Странно: Лизаша была богомольна. За завесью слышались голоса, и Лизаша просунула носик меж складок завесы.
— Да, да, фабрикант, — расклокочил на пальцах свою бакенбарду Мандро.
— А с фактурою — как? — завертел Соломон Самуилович пальцами.
— Книгу?
— Поднимут, — вертел Соломон Самуилович пальцем.

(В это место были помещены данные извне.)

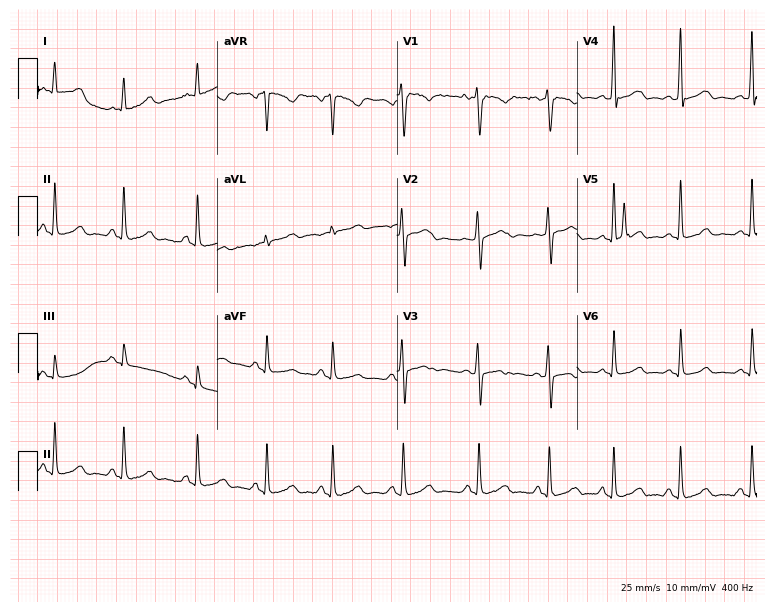
12-lead ECG from a 21-year-old female (7.3-second recording at 400 Hz). No first-degree AV block, right bundle branch block (RBBB), left bundle branch block (LBBB), sinus bradycardia, atrial fibrillation (AF) or sinus tachycardia recorded for this tracing.
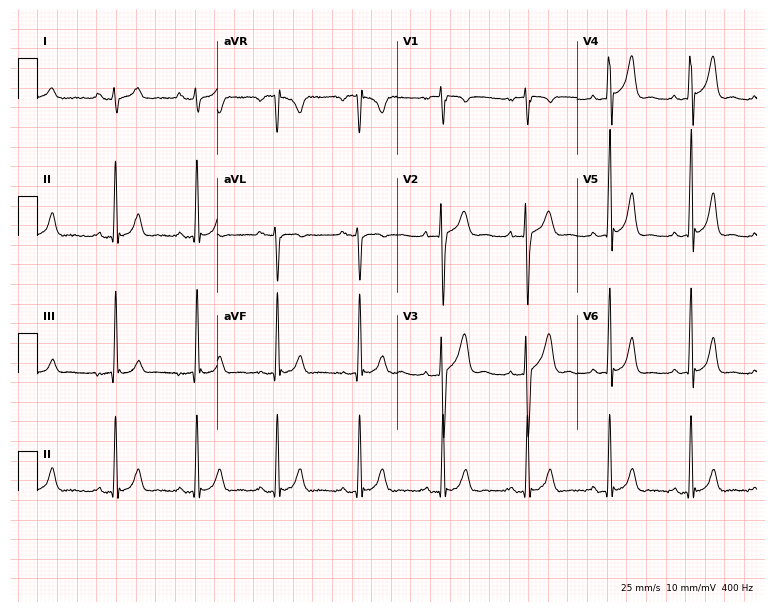
Standard 12-lead ECG recorded from a male, 21 years old. Read as a normal ECG.

Забилась — в углу: меж подушками блещущего диванчика; укопала в подушках себя: здесь лежала ее ярко-красная тальмочка — с мехом, порою часами сидела на мыслях своих она здесь, распустив на диване опрятную юбочку ножки калачиком сделав под нею: тишала с блажными глазами, с почти что открывшимся ротиком, пальцами перебирая передничек черный, другой своей ручкой, точеною, белою, матовой, с прожелтью, точно из кости слоновой— и вечно холодной, как лед, зажимала она папироску (девчонкой была, а — курила).
И — ежилась.
Точно она вобрала столько холода в тело свое, что, в теплице оттаивая, излучало годами лишь холод ее миниатюрное тельце; сидела укутою, в бархатной тальмочке, с соболем, перебирая ониксовые финтифлюшки; глазами, — большими, далекими, — нет, не мигала; с открывшимся ротиком; точно тонула в глазах, — своих собственных: омут в глазах открывался, в котором тонула, еще не родившись. Русалочка!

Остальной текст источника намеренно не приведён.